Wouldn't you want to sharpen your handing skills prior to further training in any venue/discipline? If the dog knows and understands you prior to encountering a new task, I think it would only improve your outcome and goals? Not busting on anyone in particular, but I know Joby B and Chris M have said themselves that their handing isn't up to par in the tracking department....well if it was do you think you would get better results? 

I believe the handling is just like foundation work in tracking or any other work. I know handling plays a major role in detection, let alone other sports...I think if the dog understands more of what you want and how you want it, you would get better/faster results. I see some really nice dogs that are confused and see if some minor corrections were made as a handler to improve him/herself, the dog could be so much better..

Is handling just taking a backseat, or does handling consist of just holding the leash....curious to see and here what others think?

Thanks


----------



## Carol Boche (May 13, 2007)

Of course it would improve your performance. IMHO anyway. 

Learning to read your dog, and know when to put pressure (on the line), leave a little slack and so forth are all skills needed to allow the dog to perform well. 

Take my hound for example.....we run with slight tension on the line, he slows, I slow, he speeds up, I speed up, he turns or casts, I watch for anything I can get hung up on and adjust accordingly, if he is zig-zagging and or circling I hold the line up so that he can pass by me without it getting hung up in his legs and what not. If he dicks off....I either walk up the line and boot him in the ass (major dicking off) or I slap him with the line like when driving a team of horses (minor dicking off) and tell him to get his ass back to work. Funny to watch him when I start hand over handing up that line....he KNOWS!!! LOL

I know Sch tracking is different, but it seems that when I track Ajay, he is about the same.....

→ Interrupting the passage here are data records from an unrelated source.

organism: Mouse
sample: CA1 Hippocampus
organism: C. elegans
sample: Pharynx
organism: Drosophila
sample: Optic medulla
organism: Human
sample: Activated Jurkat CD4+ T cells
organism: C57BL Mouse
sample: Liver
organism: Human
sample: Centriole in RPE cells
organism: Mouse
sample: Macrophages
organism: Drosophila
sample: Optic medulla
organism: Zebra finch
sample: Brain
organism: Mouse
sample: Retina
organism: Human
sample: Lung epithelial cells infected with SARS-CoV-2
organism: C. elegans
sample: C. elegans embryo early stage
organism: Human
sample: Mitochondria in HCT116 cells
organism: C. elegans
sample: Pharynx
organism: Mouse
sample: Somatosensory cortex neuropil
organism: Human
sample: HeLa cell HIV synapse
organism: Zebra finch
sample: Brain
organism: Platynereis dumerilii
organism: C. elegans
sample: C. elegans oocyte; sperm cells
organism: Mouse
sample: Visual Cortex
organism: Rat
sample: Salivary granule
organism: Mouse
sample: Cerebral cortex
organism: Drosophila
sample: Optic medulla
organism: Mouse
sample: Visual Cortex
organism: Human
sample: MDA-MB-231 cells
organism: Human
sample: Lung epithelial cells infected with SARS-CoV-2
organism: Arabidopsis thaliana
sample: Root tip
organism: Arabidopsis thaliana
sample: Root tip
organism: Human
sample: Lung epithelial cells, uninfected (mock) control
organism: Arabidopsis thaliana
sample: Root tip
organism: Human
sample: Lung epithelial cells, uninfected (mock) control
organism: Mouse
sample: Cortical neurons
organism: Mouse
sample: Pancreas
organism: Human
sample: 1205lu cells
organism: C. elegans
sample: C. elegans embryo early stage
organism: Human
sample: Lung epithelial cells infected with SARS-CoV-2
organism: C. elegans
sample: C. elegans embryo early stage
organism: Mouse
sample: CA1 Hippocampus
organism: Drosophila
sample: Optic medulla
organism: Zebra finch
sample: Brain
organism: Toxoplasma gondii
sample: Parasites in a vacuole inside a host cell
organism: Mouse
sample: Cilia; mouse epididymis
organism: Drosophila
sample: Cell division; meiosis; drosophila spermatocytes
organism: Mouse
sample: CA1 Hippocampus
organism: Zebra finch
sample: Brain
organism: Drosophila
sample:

I took a line handling class a long time ago and it is something I teach now as well. 

I don't know that you need a leash at all times to handle a dog, just reading and knowing your dog well is SO important. 

They say "things travel through the lead" and I believe that things travel between dog and handler with out the lead as well. Whether it be working, training, or just spending time with the dog in the house or out goofing off. 

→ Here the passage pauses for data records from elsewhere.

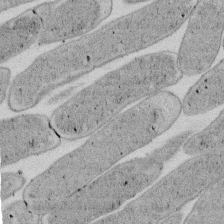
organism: E. coli
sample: Bacterial nucleoid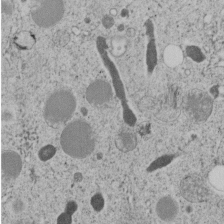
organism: C. elegans
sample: C. elegans embryo early stage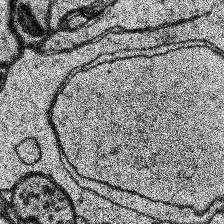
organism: Human
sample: Temporal Lobe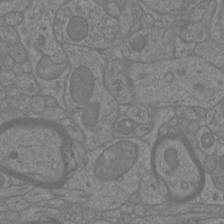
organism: Mouse
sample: Cortical neurons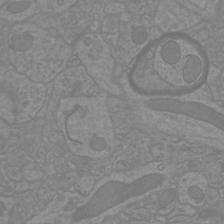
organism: Mouse
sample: Cortical neurons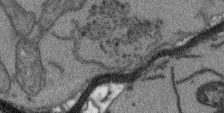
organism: Arabidopsis thaliana
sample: Root tip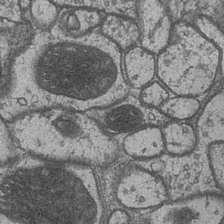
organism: Drosophila
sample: Optic medulla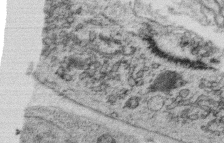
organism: C. elegans
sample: C. elegans oocyte; sperm cells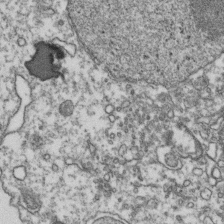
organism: Human
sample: Activated Jurkat CD4+ T cells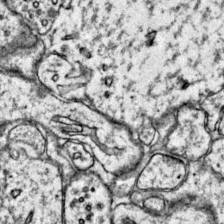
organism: Mouse
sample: Primary visual cortex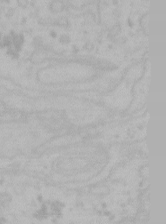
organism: Mouse
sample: Choroid plexus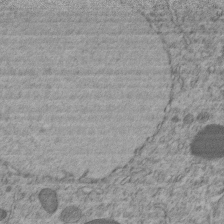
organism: C. elegans
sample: C. elegans embryo early stage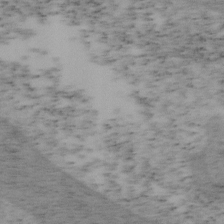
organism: Mouse
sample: OT-I killer T cells with ID8 ovarian cancer cells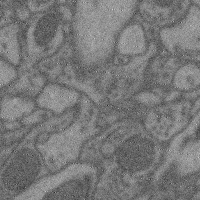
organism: Mouse
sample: Cerebral cortex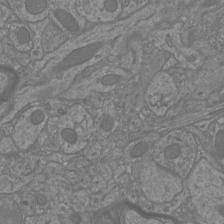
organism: Mouse
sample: Cortical neurons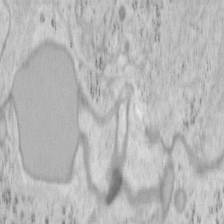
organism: Human
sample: HeLa cells

Maybe this is what you meant, and maybe it is not, but it is how I interpreted the question.


----------



## David Frost (Mar 29, 2006)

Jody Butler said:


> Is handling just taking a backseat, or does handling consist of just holding the leash....curious to see and here what others think?
> 
> Thanks


I've always felt "handling" was like a good dance partner. A good intinctively knows when to lead and when to follow. A good handler instinctively knows when to lead and when to follow.

DFrost


----------



## maggie fraser (May 30, 2008)

I think this is a very interesting topic and look forward to hopefully some positive contribution from peeps.!

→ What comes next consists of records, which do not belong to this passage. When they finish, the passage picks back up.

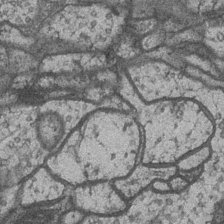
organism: Drosophila
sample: Optic medulla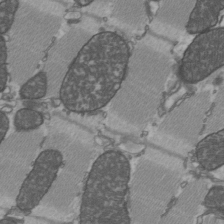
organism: C57BL Mouse
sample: Heart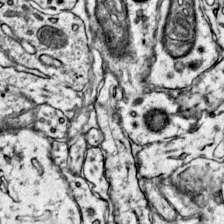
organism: Mouse
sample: Primary visual cortex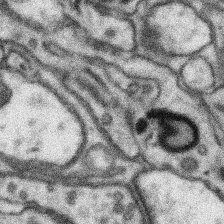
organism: Mouse
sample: Somatosensory cortex neuropil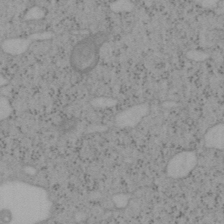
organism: Mouse
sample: OT-I killer T cells with ID8 ovarian cancer cells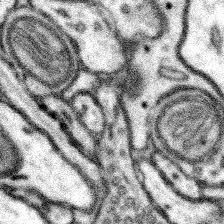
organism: Mouse
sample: Somatosensory cortex neuropil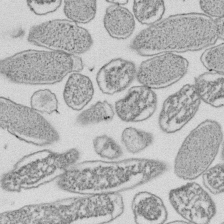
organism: E. coli
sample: Bacterial nucleoid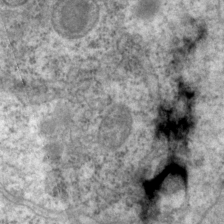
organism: P. pacificus
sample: Pharynx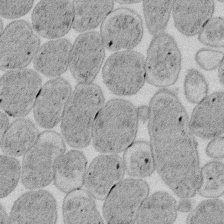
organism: E. coli
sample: Bacterial nucleoid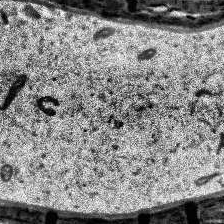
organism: Human
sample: Temporal Lobe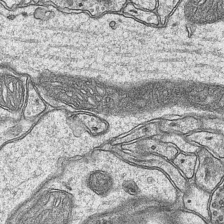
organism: Mouse
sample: CA1 Hippocampus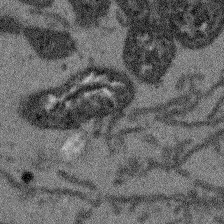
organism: Arabidopsis thaliana
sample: Root tip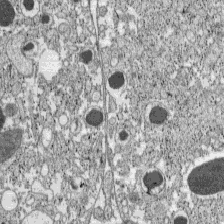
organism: C57BL Mouse
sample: Pancreatic islet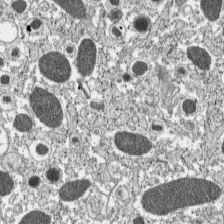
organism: C57BL Mouse
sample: Pancreatic islet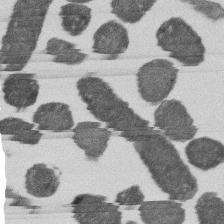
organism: E. coli
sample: Bacterial nucleoid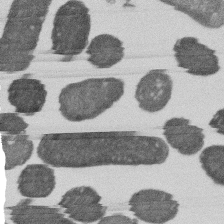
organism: E. coli
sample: Bacterial nucleoid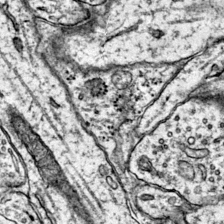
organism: Mouse
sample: Primary visual cortex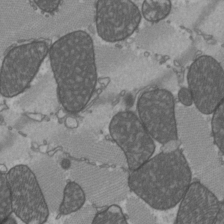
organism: C57BL Mouse
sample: Heart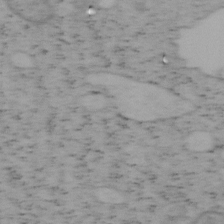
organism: Mouse
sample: OT-I killer T cells with ID8 ovarian cancer cells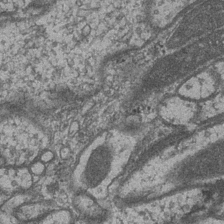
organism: Drosophila
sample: Optic medulla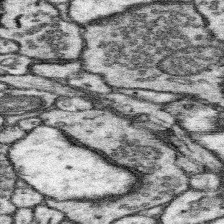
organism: Mouse
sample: Somatosensory cortex neuropil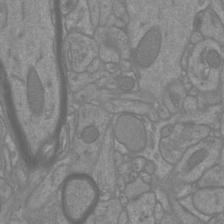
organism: Mouse
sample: Cortical neurons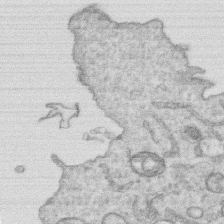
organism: Human
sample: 1205lu cells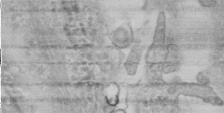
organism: Human
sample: Cilia; basal body in RPE cells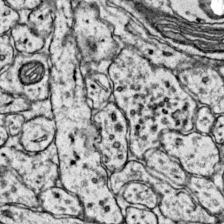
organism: Mouse
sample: Primary visual cortex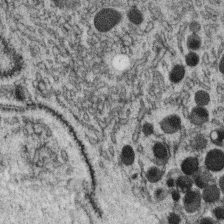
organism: C. elegans
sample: C. elegans oocyte; sperm cells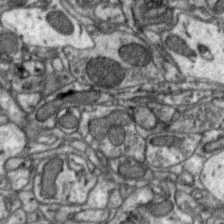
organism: Zebra finch
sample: Brain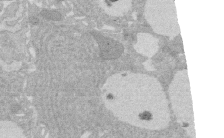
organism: Rat
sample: Salivary granule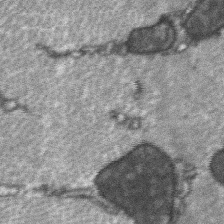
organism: C57BL Mouse
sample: Soleus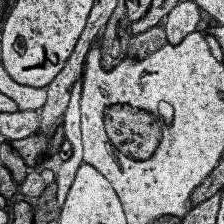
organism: Human
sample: Temporal Lobe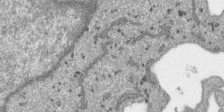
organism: Human
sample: Lung epithelial cells infected with SARS-CoV-2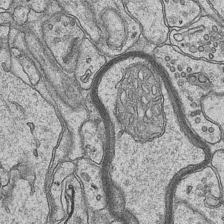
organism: Mouse
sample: CA1 Hippocampus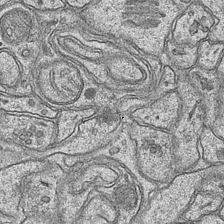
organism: Mouse
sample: CA1 Hippocampus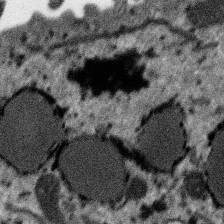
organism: Human
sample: Lung epithelial cells infected with SARS-CoV-2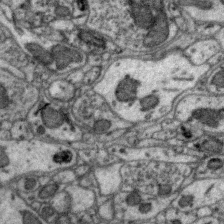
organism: Zebra finch
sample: Brain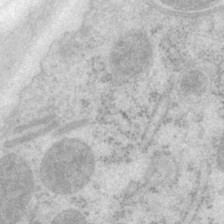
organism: P. pacificus
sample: Pharynx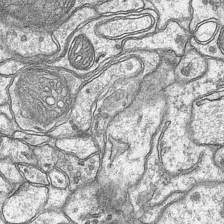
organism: Mouse
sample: CA1 Hippocampus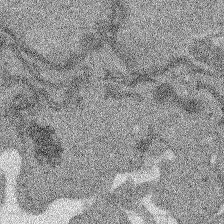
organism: Human
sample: HeLa cells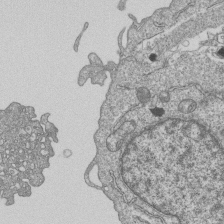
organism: Human
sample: MDA-MB-231 cells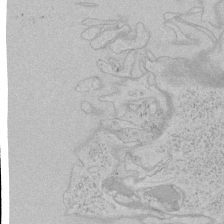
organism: Human
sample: Mitochondria in HCT116 cells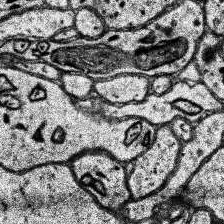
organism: Human
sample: Temporal Lobe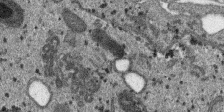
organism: Human
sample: Lung epithelial cells infected with SARS-CoV-2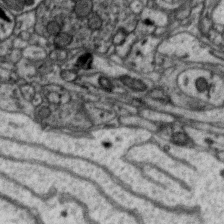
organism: Zebra finch
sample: Brain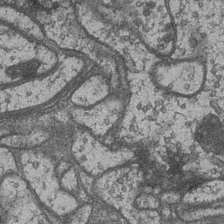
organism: Drosophila
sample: Optic medulla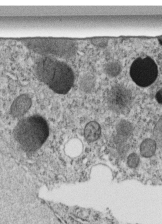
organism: C. elegans
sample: C. elegans embryo early stage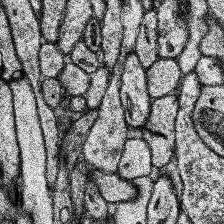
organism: Human
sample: Temporal Lobe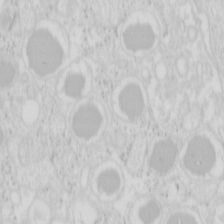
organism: Mouse
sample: Pancreas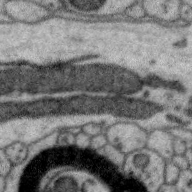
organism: Zebra finch
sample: Brain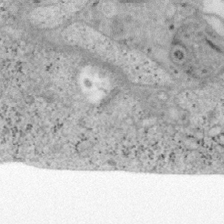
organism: Mouse
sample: OT-I killer T cells with ID8 ovarian cancer cells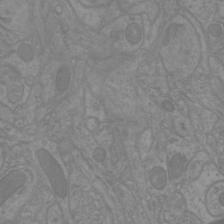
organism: Mouse
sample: Cortical neurons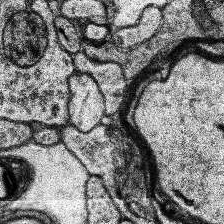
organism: Human
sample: Temporal Lobe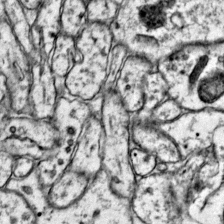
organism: Mouse
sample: Primary visual cortex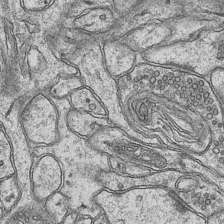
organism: Mouse
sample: CA1 Hippocampus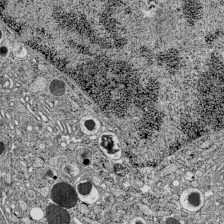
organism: C57BL Mouse
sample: Pancreatic islet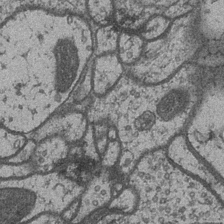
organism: Drosophila
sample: Optic medulla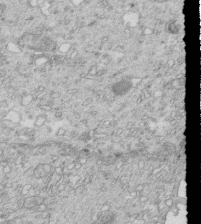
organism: Mouse
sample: Multiciliated cells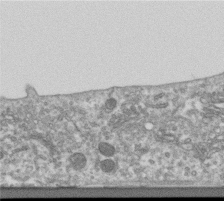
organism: Human
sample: Centriole in RPE cells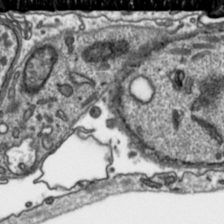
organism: Toxoplasma gondii
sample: Parasites in a vacuole inside a host cell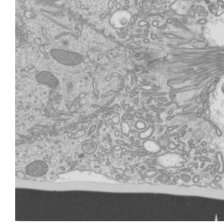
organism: Mouse
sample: Cilia; mouse epididymis

I'm quite surprised when I read on here about folks getting a dog, sometimes even their first dog and deciding to train, for example schutzhund. I suppose I regard schH, ring, any kind of bite work as a more advanced discipline for folks who know and have already done a bit with dogs. A qualifier at least, would be able to achieve a reasonable level of ob, and understanding a little about dogs in general.

Giving a novice a dog and a set of instructions is quite novel to my way of thinking, I suppose my thought process is you need to learn to walk before you can run....I relate that directly to dog/horse training. To develop well in a discipline, you have to at least have an understanding of the basics, and that's before we get to any kind of ability or talent in reading animals. Could that be what you are referring to at all ?


----------



## Guest (Dec 1, 2008)

I see so much emphasis on the dog in training and the dog is doing fine, but the handler otherwise, just interested to see and here what emphasis is actually placed on handling skills. 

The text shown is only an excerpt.